Could you repeat the whole listing below exactly, omitting any picture it holds?

◆ EXERCISE INPUTS
* * * *
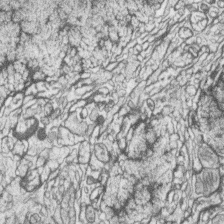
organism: Zebrafish
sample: synaptic ribbons in rod cells and cone cells
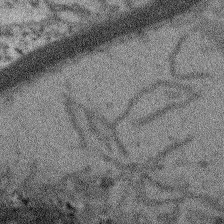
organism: Arabidopsis thaliana
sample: Root tip
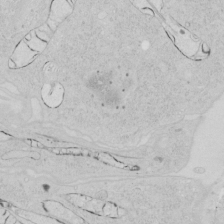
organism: Human
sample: Mitochondria in HCT116 cells
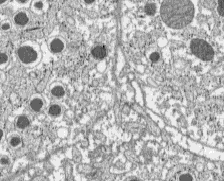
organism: C57BL Mouse
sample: Pancreatic islet
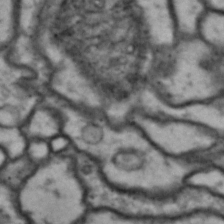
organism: Drosophila
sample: Brain
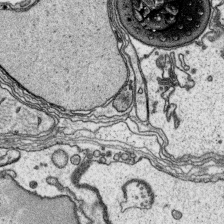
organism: Platynereis dumerilii
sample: Parapodia
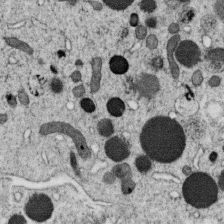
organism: C. elegans
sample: C. elegans oocyte; sperm cells
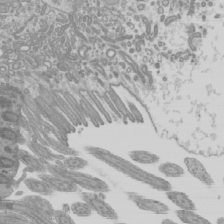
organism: Mouse
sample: Cilia; mouse epididymis
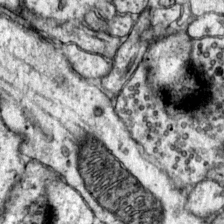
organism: Mouse
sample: Primary visual cortex
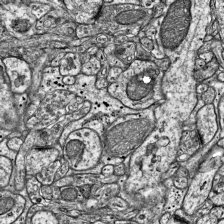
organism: Mouse
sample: Visual Cortex
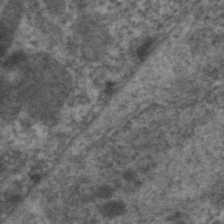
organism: C. elegans
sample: Pharynx
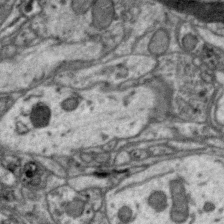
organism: Zebra finch
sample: Brain
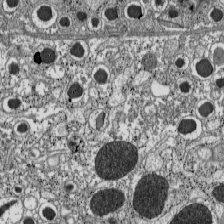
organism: C57BL Mouse
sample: Pancreatic islet
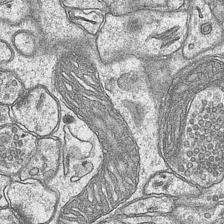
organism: Mouse
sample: CA1 Hippocampus
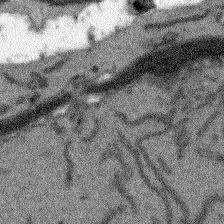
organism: Arabidopsis thaliana
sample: Root tip
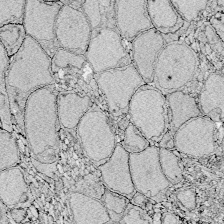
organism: Zebrafish
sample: Whole-Brain
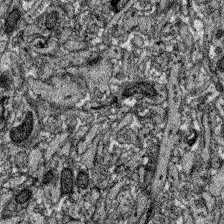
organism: Zebrafish
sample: Larval olfactory bulb
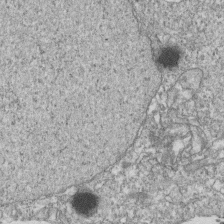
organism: Human
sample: HeLa cell HIV synapse
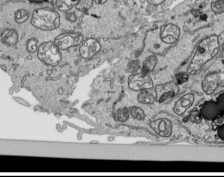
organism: Human
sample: Mitochondria in HCT116 cells
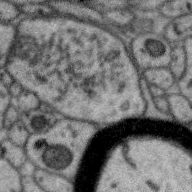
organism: Zebra finch
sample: Brain
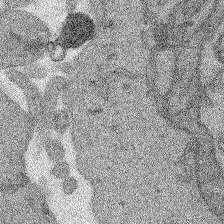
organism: Human
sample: HeLa cells
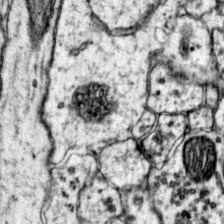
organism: Mouse
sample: Primary visual cortex
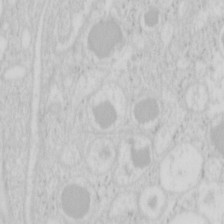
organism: Mouse
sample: Pancreas
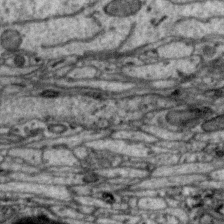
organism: Zebra finch
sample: Brain
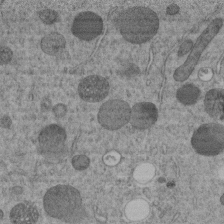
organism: C. elegans
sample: C. elegans embryo early stage
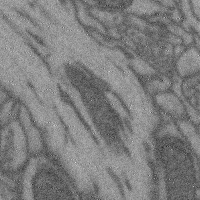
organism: Mouse
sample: Cerebral cortex
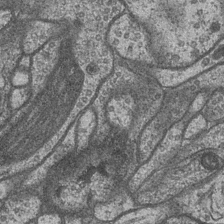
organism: Drosophila
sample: Optic medulla
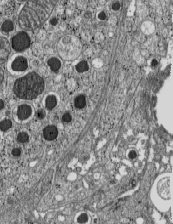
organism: C57BL Mouse
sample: Pancreatic islet
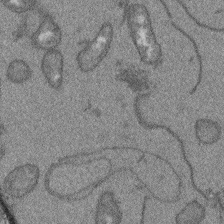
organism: Arabidopsis thaliana
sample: Root tip
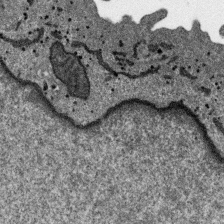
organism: Human
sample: Lung epithelial cells, uninfected (mock) control
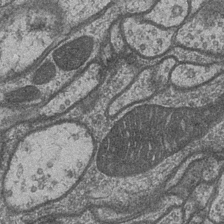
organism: Drosophila
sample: Optic medulla
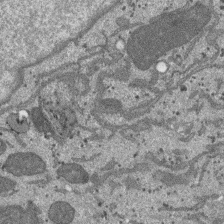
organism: Human
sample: Lung epithelial cells infected with SARS-CoV-2
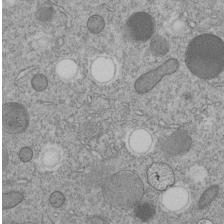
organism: C. elegans
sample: C. elegans embryo early stage
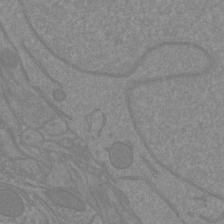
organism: Mouse
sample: Cortical neurons
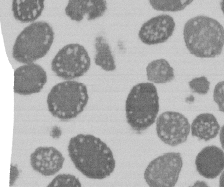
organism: E. coli
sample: Bacterial nucleoid
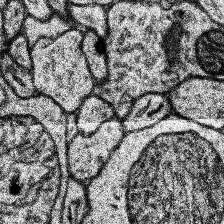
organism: Human
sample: Temporal Lobe
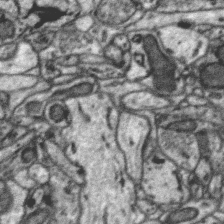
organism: Zebra finch
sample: Brain
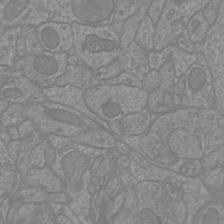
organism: Mouse
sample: Cortical neurons
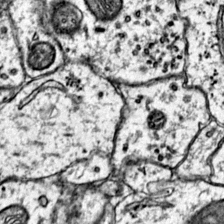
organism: Mouse
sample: Primary visual cortex
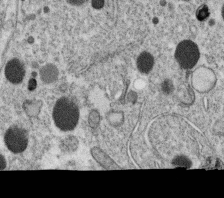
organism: C. elegans
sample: C. elegans oocyte; sperm cells
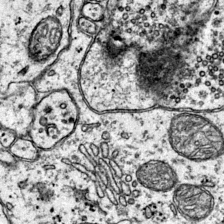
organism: Mouse
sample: Primary visual cortex
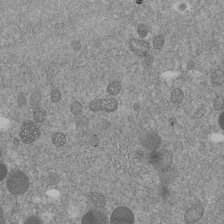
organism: C. elegans
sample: C. elegans embryo early stage
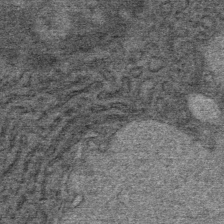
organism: Mouse
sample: Mouse Salivary gland
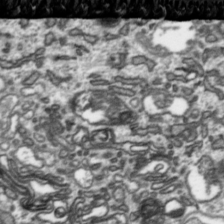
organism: Toxoplasma gondii
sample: Parasites in a vacuole inside a host cell
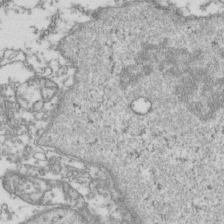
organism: Human
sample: Activated Jurkat CD4+ T cells
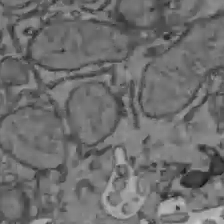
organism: C57BL Mouse
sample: Liver
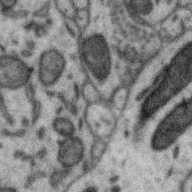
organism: Zebra finch
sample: Brain
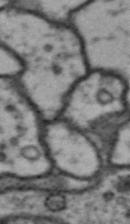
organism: Drosophila
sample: Brain
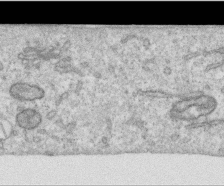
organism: Human
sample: Centriole in RPE cells
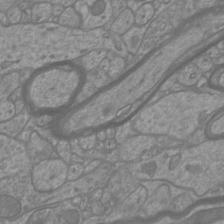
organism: Mouse
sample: Cortical neurons
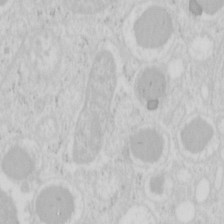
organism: Mouse
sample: Pancreas
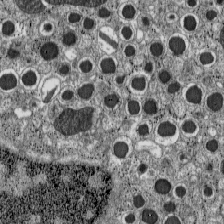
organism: C57BL Mouse
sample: Pancreatic islet
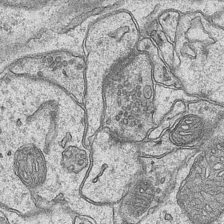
* * * *
◆ RESULT
organism: Zebrafish
sample: synaptic ribbons in rod cells and cone cells
organism: Arabidopsis thaliana
sample: Root tip
organism: Human
sample: Mitochondria in HCT116 cells
organism: C57BL Mouse
sample: Pancreatic islet
organism: Drosophila
sample: Brain
organism: Platynereis dumerilii
sample: Parapodia
organism: C. elegans
sample: C. elegans oocyte; sperm cells
organism: Mouse
sample: Cilia; mouse epididymis
organism: Mouse
sample: Primary visual cortex
organism: Mouse
sample: Visual Cortex
organism: C. elegans
sample: Pharynx
organism: Zebra finch
sample: Brain
organism: C57BL Mouse
sample: Pancreatic islet
organism: Mouse
sample: CA1 Hippocampus
organism: Arabidopsis thaliana
sample: Root tip
organism: Zebrafish
sample: Whole-Brain
organism: Zebrafish
sample: Larval olfactory bulb
organism: Human
sample: HeLa cell HIV synapse
organism: Human
sample: Mitochondria in HCT116 cells
organism: Zebra finch
sample: Brain
organism: Human
sample: HeLa cells
organism: Mouse
sample: Primary visual cortex
organism: Mouse
sample: Pancreas
organism: Zebra finch
sample: Brain
organism: C. elegans
sample: C. elegans embryo early stage
organism: Mouse
sample: Cerebral cortex
organism: Drosophila
sample: Optic medulla
organism: C57BL Mouse
sample: Pancreatic islet
organism: Arabidopsis thaliana
sample: Root tip
organism: Human
sample: Lung epithelial cells, uninfected (mock) control
organism: Drosophila
sample: Optic medulla
organism: Human
sample: Lung epithelial cells infected with SARS-CoV-2
organism: C. elegans
sample: C. elegans embryo early stage
organism: Mouse
sample: Cortical neurons
organism: E. coli
sample: Bacterial nucleoid
organism: Human
sample: Temporal Lobe
organism: Zebra finch
sample: Brain
organism: Mouse
sample: Cortical neurons
organism: Mouse
sample: Primary visual cortex
organism: C. elegans
sample: C. elegans oocyte; sperm cells
organism: Mouse
sample: Primary visual cortex
organism: C. elegans
sample: C. elegans embryo early stage
organism: Mouse
sample: Mouse Salivary gland
organism: Toxoplasma gondii
sample: Parasites in a vacuole inside a host cell
organism: Human
sample: Activated Jurkat CD4+ T cells
organism: C57BL Mouse
sample: Liver
organism: Zebra finch
sample: Brain
organism: Drosophila
sample: Brain
organism: Human
sample: Centriole in RPE cells
organism: Mouse
sample: Cortical neurons
organism: Mouse
sample: Pancreas
organism: C57BL Mouse
sample: Pancreatic islet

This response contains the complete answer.